La fiscalité de la participation minoritaire

Le traitement fiscal de la prise de participation minoritaire et de sa sortie dépend de la qualité de l'investisseur (personne physique, société soumise à l'IS) et de la durée de détention.

Pour une personne physique :

Dividendes reçus :

Flat tax (PFU) de 30 % (12,8 % d'IR + 17,2 % de prélèvements sociaux) depuis le 1er janvier 2018

Option pour le barème progressif de l'IR avec abattement de 40 % (intéressant si TMI ≤ 11 %)

Plus-value de cession :

Flat tax de 30 % (PFU) pour les titres acquis après le 1er janvier 2018

Pour les titres acquis avant 2018 : option possible pour le barème progressif avec abattements pour durée de détention (50 % entre 2 et 8 ans, 65 % au-delà de 8 ans)

Abattement renforcé pour les PME de moins de 10 ans (50 % entre 1 et 4 ans, 65 % entre 4 et 8 ans, 85 % au-delà de 8 ans)

Dispositifs d'incitation :

IR-PME (Madelin) : réduction d'IR de 25 % du montant investi (plafond de 50 000 euros pour un célibataire, 100 000 euros pour un couple), sous conditions

PEA / PEA-PME : exonération d'IR sur les plus-values et dividendes après 5 ans de détention (prélèvements sociaux de 17,2 % restent dus)

Pour une société soumise à l'IS :

Dividendes reçus :

Régime mère-fille (articles 145 et 216 du CGI) si détention ≥ 5 % : quasi-exonération (seule une quote-part de frais et charges de 5 % est réintégrée)

Sans régime mère-fille : imposition au taux normal de l'IS (25 %)

Plus-value de cession :

Régime des titres de participation si détention ≥ 5 % et conservation ≥ 2 ans : exonération de la plus-value (sauf quote-part de frais et charges de 12 % de la plus-value brute réintégrée)

Titres de placement (< 5 %) : imposition au taux normal de l'IS

Optimisation via holding :

La structuration via une holding permet de combiner :

Le régime mère-fille pour les dividendes remontés

Le régime des titres de participation pour la plus-value de cession

La possibilité de réinvestir les produits de cession sans imposition immédiate

Pour la structuration via holding, consultez Créer une holding pour optimiser sa cession et pour la fiscalité générale des cessions, consultez Plus-value de cession de parts sociales : calcul et optimisation.

Questions fréquentes

Quels sont les risques principaux d'une participation minoritaire ?
Les principaux risques sont : l'absence de contrôle sur les décisions stratégiques (le majoritaire décide seul de la stratégie, des investissements, de la distribution de dividendes), le risque de dilution en cas d'augmentation de capital, l'absence de liquidité (difficulté à revendre les titres d'une société non cotée), le risque d'abus de majorité (mise en réserve systématique, rémunérations excessives du dirigeant), et le risque de blocage (impossibilité de sortir en l'absence de clause de liquidité).
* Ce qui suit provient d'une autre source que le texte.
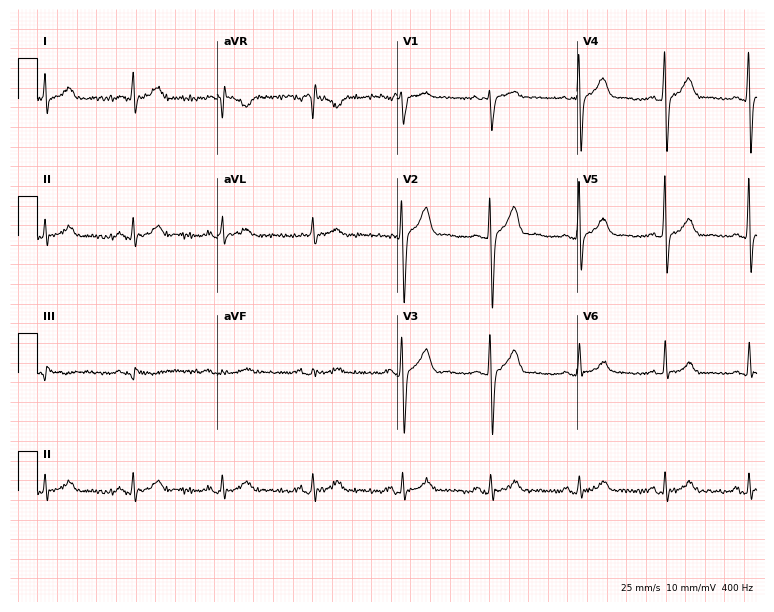
12-lead ECG from a 43-year-old male (7.3-second recording at 400 Hz). No first-degree AV block, right bundle branch block (RBBB), left bundle branch block (LBBB), sinus bradycardia, atrial fibrillation (AF) or sinus tachycardia recorded for this tracing. Findings outside these six are not listed.

Un pacte d'actionnaires bien négocié permet de mitiger ces risques.
Comment sortir d'une participation minoritaire dans une PME non cotée ?
Plusieurs options existent : exercer une option de vente (put) prévue au pacte d'actionnaires, bénéficier du tag-along si le majoritaire vend, négocier un rachat par le majoritaire ou la société (rachat d'actions propres, articles L.225-207 et suivants du Code de commerce), trouver un acquéreur tiers (soumis au droit de préemption et à l'agrément), ou en dernier recours, agir en justice pour abus de majorité si la situation le justifie. La sortie est d'autant plus facile que le pacte d'actionnaires prévoit des mécanismes de liquidité.
Quelle décote de minorité appliquer lors de l'acquisition de 20 % d'une PME ?
Pour une participation de 20 % dans une PME, la décote de minorité se situe typiquement entre 20 et 30 %. Si le pacte d'actionnaires confère des droits solides (siège au conseil, droits de véto, tag-along, put option), la décote peut être réduite à 15-20 %. Si les droits sont limités au minimum légal, la décote peut atteindre 30-35 %. La décote tient compte de l'absence de contrôle, de la faible liquidité des titres, et du risque d'abus de majorité.